One, foreword

While doing my high-performance Java persistence training, I realized that it was necessary to explain how relational databases work, otherwise it would be difficult to grasp many concepts related to transactions, such as atomicity, persistence, and checkpoints.

In this article, I’ll provide a high-level explanation of the inner workings of relational databases, while also hinting at some database-specific implementation details.

Two, a picture wins thousands of text

Third, the Data pages

Disk access is slow. Memory, on the other hand, is several orders of magnitude faster than solid-state drives. For this reason, database vendors try to delay disk access as much as possible. Whether we’re talking about tables or indexes, the data is divided into pages of a certain size (for example, 8 KB).

When data (tables or indexes) needs to be read, the relational database maps disk-based pages to an in-memory buffer. When data needs to be modified, the relational database changes the in-memory Pages. To synchronize memory Pages with disk, you must flush (for example, fsync).

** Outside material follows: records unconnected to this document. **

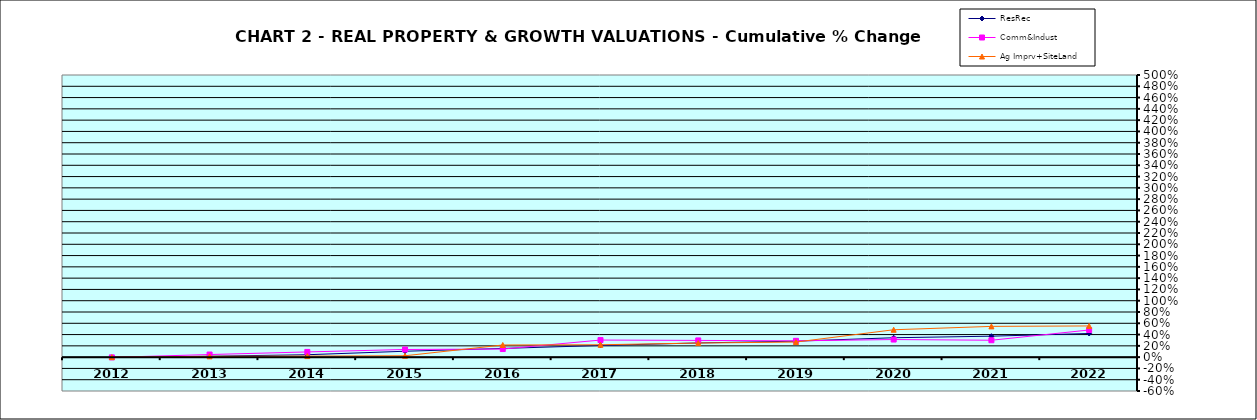
| Category | ResRec | Comm&Indust | Ag Imprv+SiteLand |
|---|---|---|---|
| 2012.0 | -0.005 | -0.004 | 0 |
| 2013.0 | 0.016 | 0.046 | 0.014 |
| 2014.0 | 0.043 | 0.092 | 0.019 |
| 2015.0 | 0.105 | 0.135 | 0.025 |
| 2016.0 | 0.154 | 0.144 | 0.215 |
| 2017.0 | 0.207 | 0.303 | 0.22 |
| 2018.0 | 0.252 | 0.296 | 0.25 |
| 2019.0 | 0.283 | 0.289 | 0.268 |
| 2020.0 | 0.344 | 0.312 | 0.485 |
| 2021.0 | 0.371 | 0.3 | 0.545 |
| 2022.0 | 0.419 | 0.481 | 0.553 |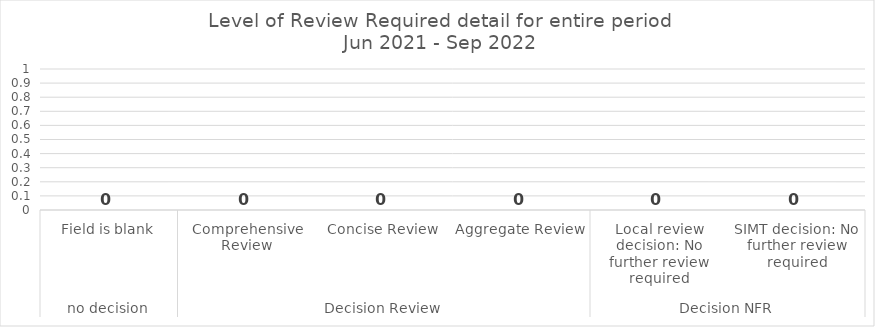
| Category | Series 0 |
|---|---|
| 0 | 0 |
| 1 | 0 |
| 2 | 0 |
| 3 | 0 |
| 4 | 0 |
| 5 | 0 |

The buffer pool for storing disk-based pages is limited in size, so it is often necessary to store a working set of data. The buffer pool can store the entire data set only if the entire data can be put into memory. However, if the total data on disk is greater than the buffer pool size when new pages need to be cached, the buffer pool will have to exhale the old pages to make room for the new pages.

Four, the Undo log

Because changes in memory can be accessed by multiple concurrent transactions, concurrency control mechanisms (such as 2PL and MVCC) must be used to ensure data integrity. Therefore, once a transaction modifies a table row, the uncommitted changes are applied to the memory structure, and the previous data is temporarily stored in the undo Log append-only structure.

While this structure is called an Undo log in Oracle and MySQL, in SQL Server, transaction logs play this role. PostgreSQL does not have undo logs, but serves the same purpose with a multi-version table structure, because tables can store multiple versions of the same row. However, all of these data structures are used to provide rollback capability, which is mandatory for atomicity.

If the currently running transaction is rolled back, undo Log is used to rebuild the pages in memory at the time the transaction started.

Fifth, Redo log

Once the transaction commits, the changes in memory must remain unchanged. However, this does not mean that every transaction commit triggers Fsync. In fact, this is very bad for application performance. However, from the ACID transaction properties, we know that committed transactions must provide persistence, which means that committed changes need to persist even if we unplug the database engine.

So how can a relational database provide persistence without issuing fsync every time a transaction commits?

This is where the Redo log comes in. The Redo log is also an end-only disk-based structure that stores every change experienced by a given transaction. Therefore, when the transaction commits, each data page change is also written to _redo log_. Writing to the redo log is faster than refreshing a fixed number of Data Pages because sequential disk access is much faster than Random Access. Therefore, it also allows transactions to be processed quickly.

Although this structure is known as the Redo log in Oracle and MySQL, in SQL Server, the transaction log also plays this role. PostgreSQL calls this write-ahead logging (WAL).

But when do you flush changes in memory to disk?

Relational database systems use checkpoints to synchronize dirty Pages in memory with their disk-based counterparts. To avoid I/O traffic congestion, synchronization is usually completed in blocks within a long period of time.

But what happens if the relational database crashes before all the dirty memory Pages are flushed to disk?

In the event of a crash, at startup, the database will use the Redo log to rebuild disk-based Data Pages that have not been synchronized since the last successful checkpoint.

Six, the conclusion

These design considerations were adopted to overcome the high latency of disk-based storage while still providing persistent storage guarantees. Therefore, you need the undo Log to provide atomicity (rollback capability) and the Redo log to ensure the persistence of disk-based pages (tables and indexes).

7. The translator says:

Hello everyone, I am the spring brother (micA Java micro service component open source author) translation is not easy, please help to share with more students, thank you!!